Replacing Untold Billions

Question

First:

Assume Earth's population is 8,037,860,611 and they have ID numbers 1 through 8,037,860,611

You make a set of cards numbered 1 through 8,037,860,611

A robot goes to each person in turn and shows them a card at random (cards get replaced)

If anyone is shown the number that matches their ID, I will GAIN $8,037,860,611 (one time only)

Second:

You pick a population size n, and these people get new ID numbers 1 through n

You make a set of cards numbered 1 through n

This time the robot gives each person a card, such that everyone has a unique card

If anyone has the card that matches their ID number, I will LOSE $8,037,860,611 (one time only)

The Question:

Assume your goal is to make me break even as much as is possible after doing these two things. What population size, n, do you choose and what is my expected value to the nearest cent?

You can have a perfect understanding of the formulas involved and still get the wrong answer. This question involves big numbers and high precision... something typical calculators have trouble with. You might have to additionally prove your methods or calculation tool don't run into this pitfall

Answer 1

Let $N=8037860611$ be the population of the Earth. Analysis of the first game:

By complementary counting, the probability of winning is $p_1=1-\left(1-\frac{1}{N}\right)^N$. Your expected winnings is hence $E_1=Np_1$. Taking a series expansion for $N\to\infty$: $$E_1=\frac{e-1}{e}N+\frac{1}{2e}+\mathcal{O}(N^{-1})=$5,080,896,941.40$$ Since $N^{-1}\ll0.01$, we ignore all higher order terms.

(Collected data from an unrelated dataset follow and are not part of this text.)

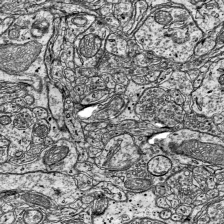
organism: Mouse
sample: Visual Cortex
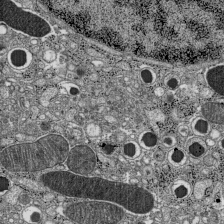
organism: C57BL Mouse
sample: Pancreatic islet
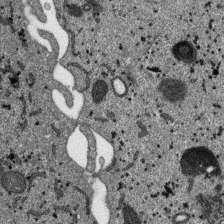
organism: Human
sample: Lung epithelial cells infected with SARS-CoV-2
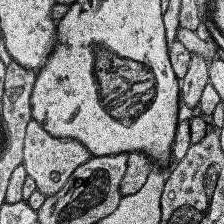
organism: Human
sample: Temporal Lobe
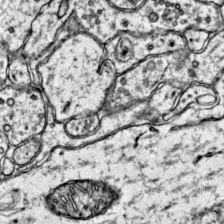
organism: Mouse
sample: Primary visual cortex
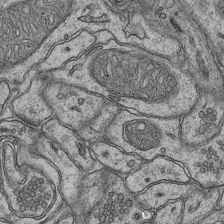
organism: Mouse
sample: CA1 Hippocampus
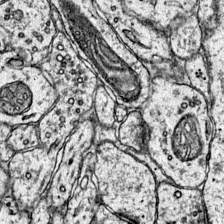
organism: Mouse
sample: Primary visual cortex
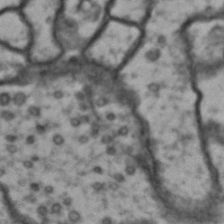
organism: Drosophila
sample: Brain
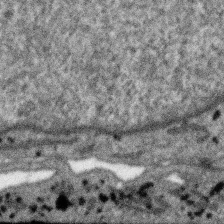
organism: Human
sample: Lung epithelial cells infected with SARS-CoV-2
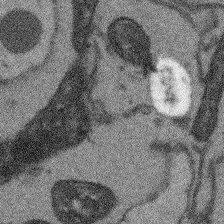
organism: Arabidopsis thaliana
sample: Root tip
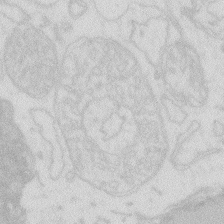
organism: Zebrafish
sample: Macrophage
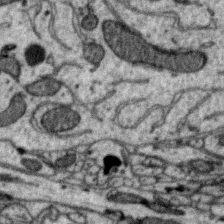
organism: Zebra finch
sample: Brain
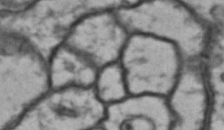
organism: Drosophila
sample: Brain
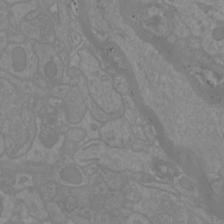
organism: Mouse
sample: Cortical neurons
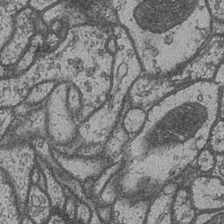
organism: Drosophila
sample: Optic medulla
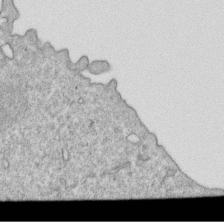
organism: Mouse
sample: Activated OT-1 CD8+ T cells
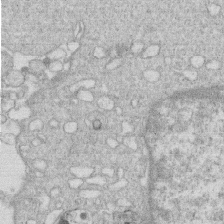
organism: Human
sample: Macrophage cells
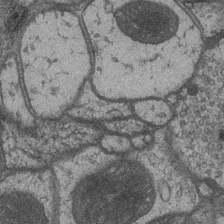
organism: Drosophila
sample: Optic medulla
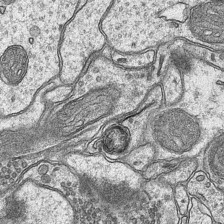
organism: Mouse
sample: CA1 Hippocampus
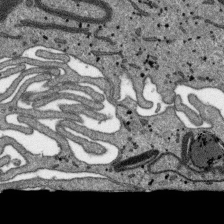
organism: Human
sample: Lung epithelial cells, uninfected (mock) control
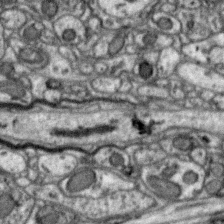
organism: Zebra finch
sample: Brain
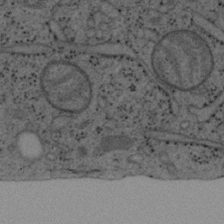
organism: Human
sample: HeLa cells
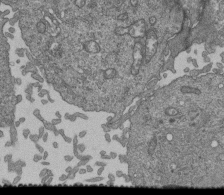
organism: Human
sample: Retinal organoid Rod and Cone cells
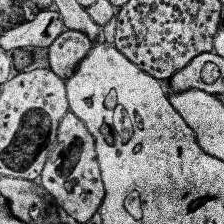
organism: Human
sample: Temporal Lobe
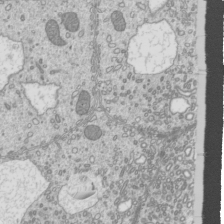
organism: Mouse
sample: Cilia; mouse epididymis
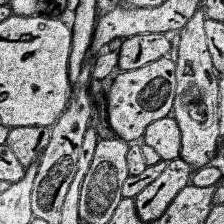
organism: Human
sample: Temporal Lobe
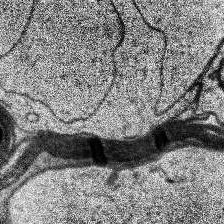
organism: Human
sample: Temporal Lobe
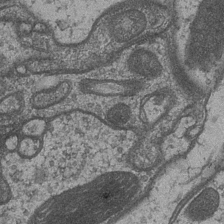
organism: Drosophila
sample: Optic medulla
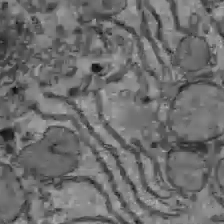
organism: C57BL Mouse
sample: Liver
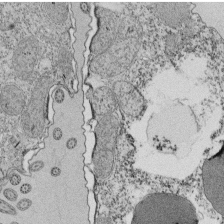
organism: Tetrahymena
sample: Cilia in tetrahymena
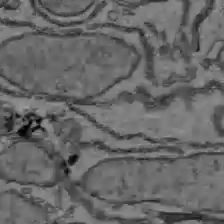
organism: C57BL Mouse
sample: Liver
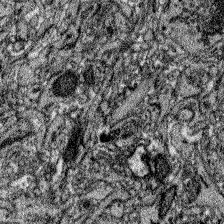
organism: Zebrafish
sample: Larval olfactory bulb
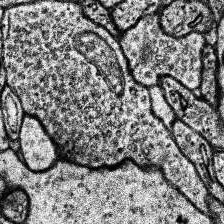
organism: Human
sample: Temporal Lobe
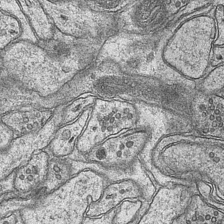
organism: Mouse
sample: CA1 Hippocampus
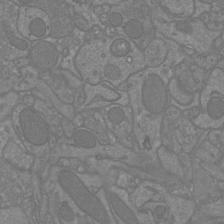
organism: Mouse
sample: Cortical neurons
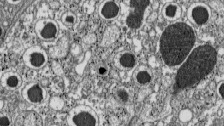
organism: C57BL Mouse
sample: Pancreatic islet
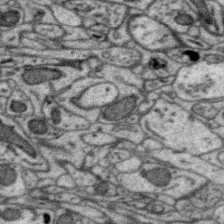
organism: Zebra finch
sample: Brain
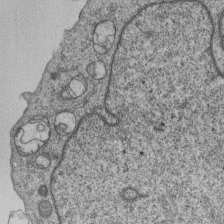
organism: Human
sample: MDA-MB-231 cells
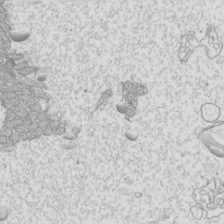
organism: Mouse
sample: Cilia; mouse epididymis
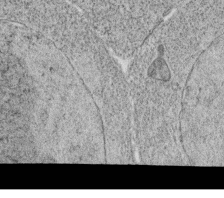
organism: C. elegans
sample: C. elegans oocyte; sperm cells
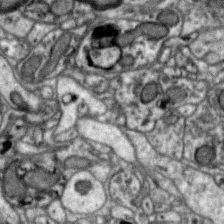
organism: Zebra finch
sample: Brain

Analysis of the second game:

You win if the resulting permutation is a derangement on $n$ elements, which occurs $p_2=\frac{!n}{n!}=\frac{1}{n!}\left[\frac{n!}{e}\right]$ amount of the time, where $[x]$ is the nearest integer function. The magnitude of your expected losing is hence $E_2=N(1-p_2)$.

Solution:

Unlike the first game, the expectation of the second game is an easy computation to do, so we can manually search through values of $E_2$ for different values of $n$ to see which is closest to $E_1$. It turns out that the minimal absolute difference is achieved at $\boxed{n=13}$, in which case you expect to gain $E_1-E_2=\boxed{$0.10}$ on average.

Answer 2

@DanDan0101 calculates the value N were the expected gain is as close to \$0 as possible. I would interprete the goal to 'break even as much as possible' as meaning one should maximize the probability of gaining exactly \$0 and I will provide a solution for that.

Winning exactly \$0 can happen in two ways, either I win in the first part and lose in the second or I don't get anything in either step. Using DanDan0101' computation, the probability to win in the first game is $5080896942.57/8037860611=63.21\%$, in particular it is greater than $50\%$.

As the probabilities of the two steps are independent, this means I can maximize the chance of getting exactly \$0 if I lose the second game with $100\%$ probability which gives a combined probability of $63.21\%$. Now I can achieve a guaranteed loss in the second game by picking $N=1$.

With this strategy the expected average return is a lossof a few billion dollars but this maximizes the chance to get exactly \$0 which will happen almost two times out of three.